JSF reprend les différents entretiens que Patrick Buisson a donnés à la suite de la parution de son dernier livre, tout simplement parce qu’il mène une analyse parfaitement contre-révolutionnaire de la situation actuelle de la France et – au sens conforme à sa Tradition – de l’Occident. Ce sont des analyses particulièrement intéressantes pour notre école de pensée confrontée à la modernité ou postmodernité. (À suivre).
Dans son livre «La Fin d’un monde» (Éd. Albin Michel), Patrick Buisson décrit le processus d’autodestruction entrepris par la société française à partir des années 60. Relativisme moral et culturel, mort du patriarcat, avènement d’une société consumériste obsédée par le plaisir : l’historien n’augure rien de moins qu’un «changement de civilisation».
«C’était mieux avant», lance Patrick Buisson. Pour l’historien et politologue, la pandémie de Covid-19 est une nouvelle étape dans un processus de «décivilisation» entamé dans les années 60 en France. Le point de non-retour est-il atteint?
«Dans vingt ou trente ans, les historiens seront frappés par le sentiment de panique qui s’est emparé de la population» avec l’épidémie de Covid-19, lance Patrick Buisson devant les caméras de Sputnik. La raison de cette «panique» morale et existentielle? «La sortie du religieux» et «la perte du sacré»
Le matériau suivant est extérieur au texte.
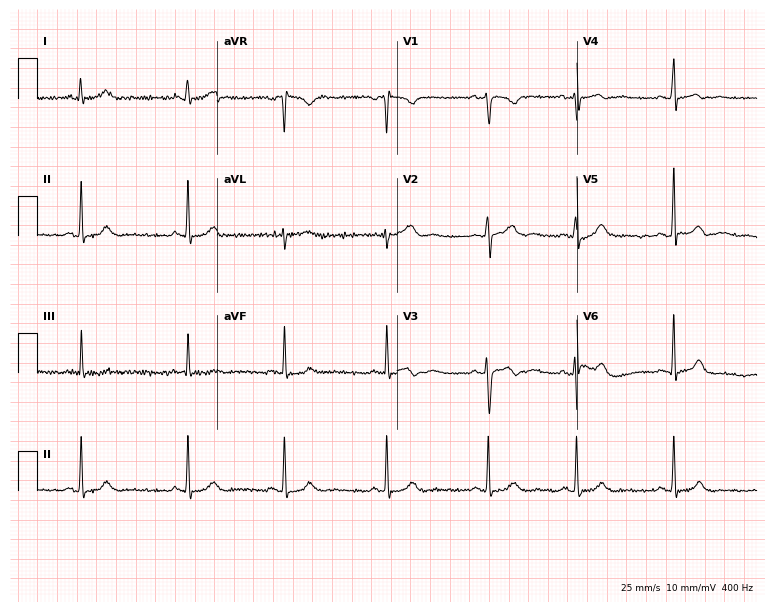
ECG — a 25-year-old female patient. Labelled as a normal ECG.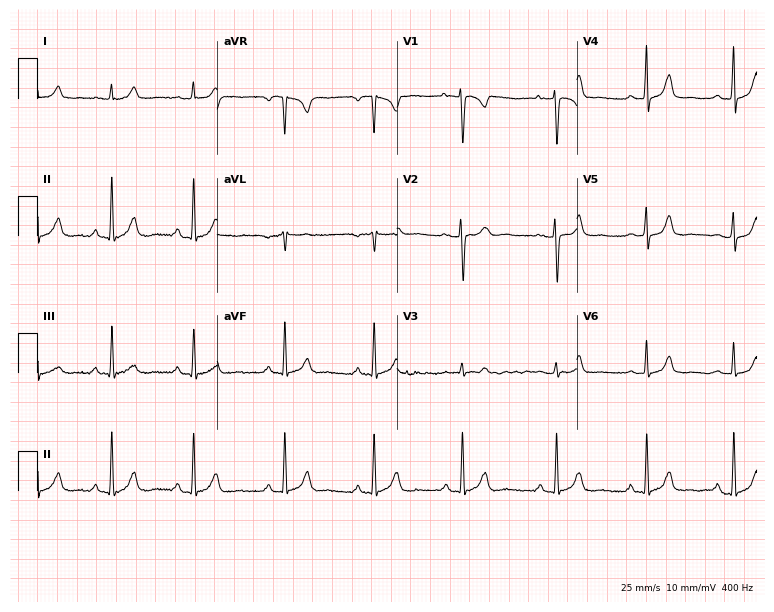
12-lead ECG from a 28-year-old female. Recorded interpretation: within normal limits.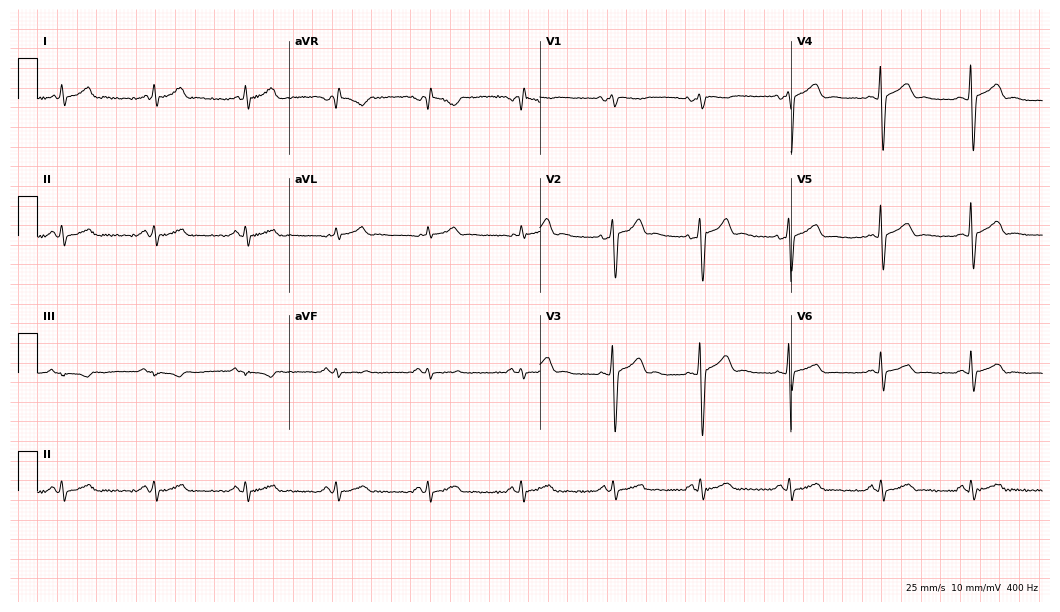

Il évoque “l’empire du vide” dû à la disparition du catholicisme suite à Vatican II. L’Eglise eu tord d’abaisser son degré de sacralité…elle s’est banalisée. La fin du Concile a entraîné “le collapsus de la croyance chrétienne”, le recul de la croyance dans l’au-delà, dans la vie éternelle.
Alors que Mai 68 marque la mort symbolique du patriarcat, le concile Vatican II qui se clôt en 1965 est pour lui le coup de grâce d’un «sacré massacré»: l’Église catholique cesse d’incarner cette autorité verticale tournée vers Dieu pour «se rendre au monde» et tenter d’attraper en marche un humanisme édulcoré.
«La modernité s’est retrouvée confrontée à un événement régressif, un épisode quasi moyenâgeux auquel elle ne s’attendait pas. Tout le discours technoscientifique sur le progrès émancipateur a été pris à revers! On s’est retrouvé confronté à un événement face auquel il n’y avait plus de grand pourvoyeur de sens. Nous sommes dans l’empire du vide».
C’est justement notre rapport collectif à la mort qui a le plus évolué au cours des dernières décennies, veut croire Buisson. Alors que le sexe était «le grand tabou du XIXe siècle», il a été remplacé au XXe par celui de la mort, avance-t-il.
«Il n’y a plus d’eschatologie qui donne une signification à la mort: le mort n’a plus de sens si l’on ne croit plus dans l’au-delà chrétien. Étant privée de sens, on l’escamote; ce que le sociologue américain Gorer appelle la “pornographie de la mort”: c’est devenu obscène de mourir. Ce spectacle doit donc être dissimulé».
Ce qui est étonnant, surprenant, c’est de constater que ce sont des laïcs, athées ou catholiques, comme ONFRAY, de VILLIERS, ZEMMOUR, HOUELLEBECQ qui dressent ce désolant tableau d’une nation appelée à être remplacée si elle ne revient pas “aux murs porteurs de notre civilisation”, c’est-à-dire à la religion de nos pères. ■
C’est à l’historien royaliste, Philippe Ariès que nous devons la conception de la mort comme nouvelle pornographie.